There will always be some delay (latency) because ffmpeg has to receive the stream, buffer it, analyze it, (re)encode it and then send it out. And all this processing takes time.


----------



## Nicola Mingotti (Apr 17, 2018)

SirDice said:


> There will always be some delay (latency) because ffmpeg has to receive the stream, buffer it, analyze it, (re)encode it and then send it out.
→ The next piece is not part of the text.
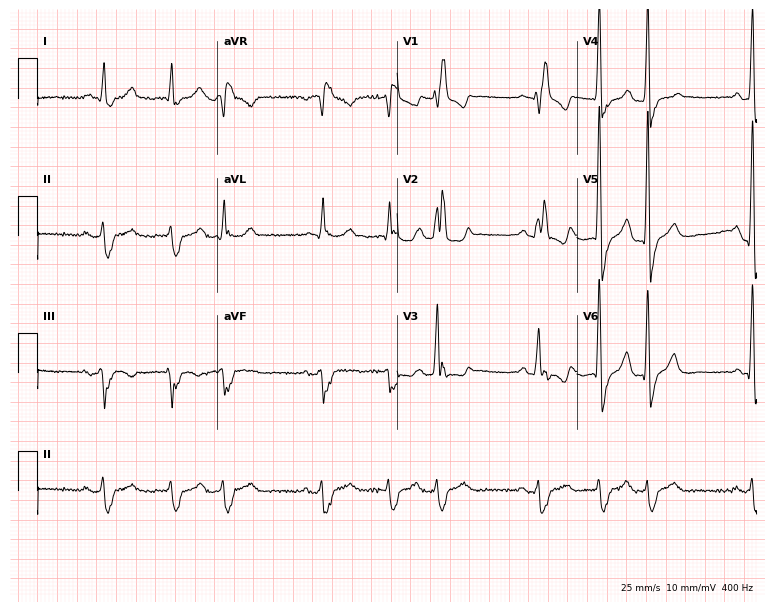
ECG (7.3-second recording at 400 Hz) — a male, 70 years old. Findings include right bundle branch block, atrial fibrillation.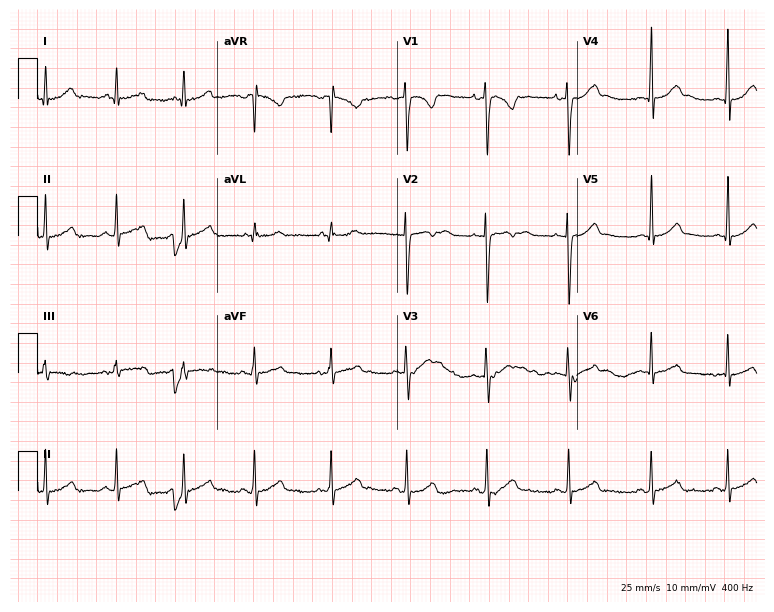
Resting 12-lead electrocardiogram. Patient: a 17-year-old male. Read as a normal ECG.

And all this processing takes time.



Well, ok, my fault, I did not say the delay is around 10-30 seconds. 
I guess it can not be related to computations, too large IMO.


----------



## Nicola Mingotti (Apr 17, 2018)

I restarted `webcamd` with the `-B` option (for background execution),
it seems this solved the issue, now the delay seems about 1-2 seconds;
acceptable.


----------



## SirDice (Apr 17, 2018)

Yeah, a 1 or 2 second delay is to be expected, 10-30 seconds seems to be a bit excessive.


----------



## Nicola Mingotti (Apr 17, 2018)

I found another thing that maybe was contributing to delay.
in `ffserver.conf` I set now `VideoFrameRate 35` ,
, `VideoBufferSize 80000`  and finally I feed ffserver with a congruent frame rate:
`ffmpeg -r 35 -s 352x288 -i /dev/video0 http://localhost:9000/feed1.ffm`

At the moment the delay seems to be under the second, almost un-noticeable.

I will try again later, if things keep working I will mark the thread solved,
thank you for assistance SirDice  !


----------



## Nicola Mingotti (Apr 19, 2018)

Ok, second test done after reboot, all working. I close the thread.


----------